Le cosiddette anomalie citate dai sostenitori dell’ipotesi artificiale trovano spiegazioni naturali. L’allineamento con il piano dell’eclittica rientra nelle possibilità statistiche: molti oggetti provenienti da altre stelle possono incrociare il nostro sistema in angoli variabili, ma le probabilità di un angolo piccolo non sono nulle. Le anticode osservate sono il risultato dell’espulsione di grani di polvere relativamente grandi, che vengono spinti via lentamente dalla pressione della radiazione solare; per un certo periodo questi grani appaiono come un getto rivolto verso il Sole. Le variazioni di luminosità e colore dipendono dall’attività della chioma: quando la cometa si avvicina al Sole, i getti aumentano di intensità e la chioma diventa più brillante e di colore più blu, effetto già osservato in altre comete.

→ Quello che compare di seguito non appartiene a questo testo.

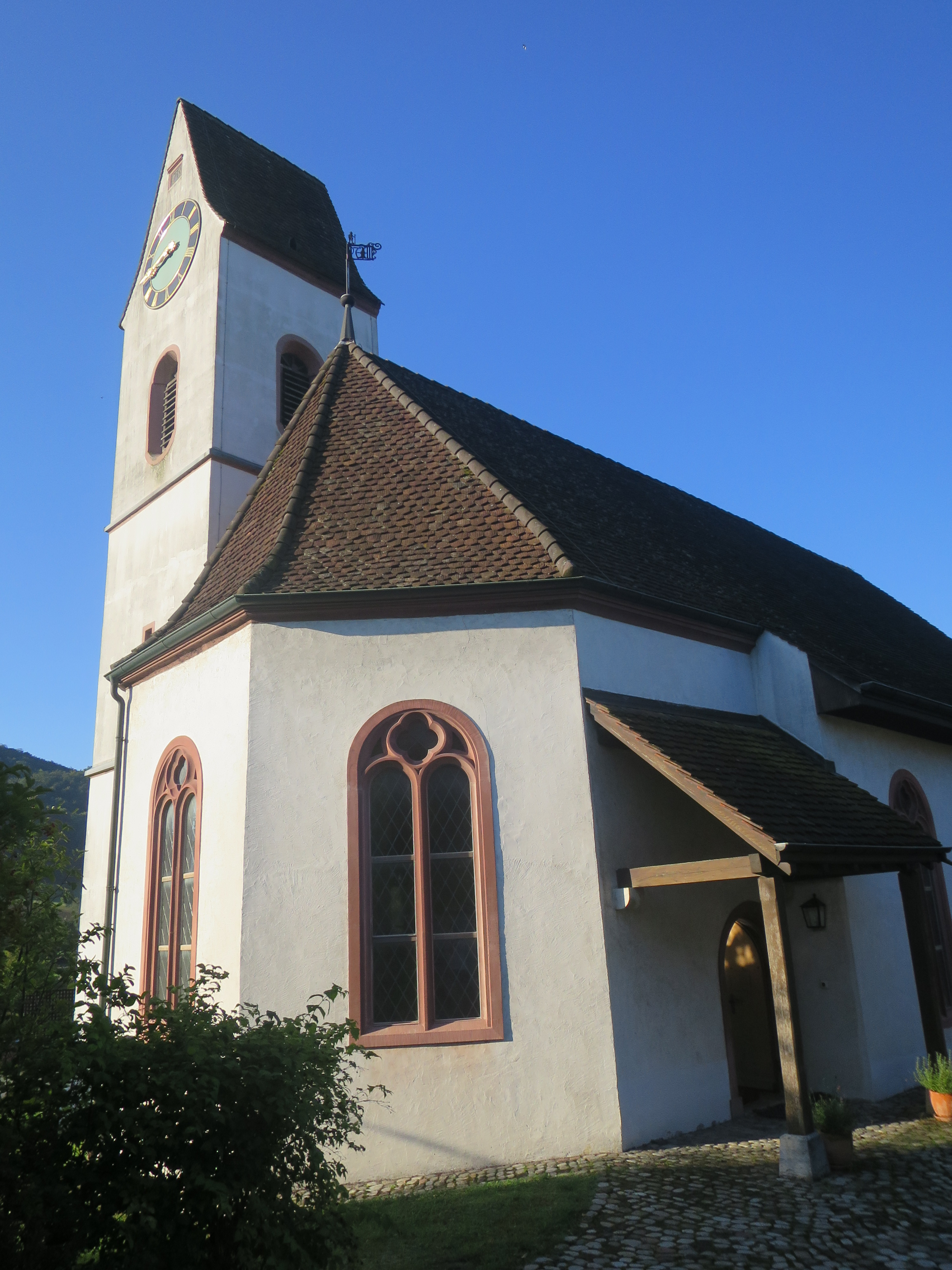 Reformierte Kirche Maisprach, Schweiz

Gli astronomi hanno inoltre notato che 3I/ATLAS emette più carbonio che acqua rispetto alle comete del Sistema solare e che produce una quantità relativamente elevata di nichel. Questi dati sono “interessanti” e meritano ulteriori studi, ma non implicano in alcun modo l’esistenza di una tecnologia avanzata; al contrario, rappresentano un’opportunità per comprendere come i materiali nei dischi protoplanetari di altri sistemi si differenzino dal nostro.

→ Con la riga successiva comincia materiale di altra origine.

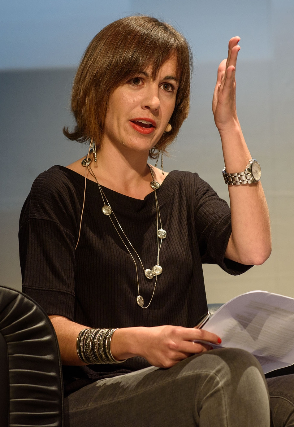 Katixa Agirre euskal idazlea

Un’opportunità scientifica
Al di là delle fantasiose supposizioni, 3I/ATLAS offre agli astronomi una finestra unica sulla chimica di altri sistemi stellari. Studiando i gas e le polveri rilasciati dalla cometa, i ricercatori possono confrontare gli elementi e le molecole presenti con quelli delle comete del Sistema solare e testare i modelli di formazione planetaria. L’occasione di osservare un oggetto che nasce sotto un’altra stella e che passa per un breve periodo vicino ai nostri strumenti è estremamente rara; per questo quasi tutti i telescopi – dalle missioni su Marte a quelli in orbita attorno alla Terra – sono stati coinvolti nella campagna di osservazione.

Gli scienziati sottolineano che non c’è alcun pericolo: la cometa rimarrà sempre distante e, dopo la metà di dicembre, diventerà nuovamente invisibile anche ai più potenti telescopi. Ciò che resterà sarà un patrimonio di dati che permetterà di comprendere meglio la diversità dei materiali nei sistemi planetari e di affinare le tecniche con cui in futuro si cercheranno tracce di vita altrove. In questo senso, 3I/ATLAS non è una navicella aliena ma un messaggero naturale che porta con sé indizi sull’evoluzione di mondi lontani e sulla nostra stessa curiosità di esplorare l’universo.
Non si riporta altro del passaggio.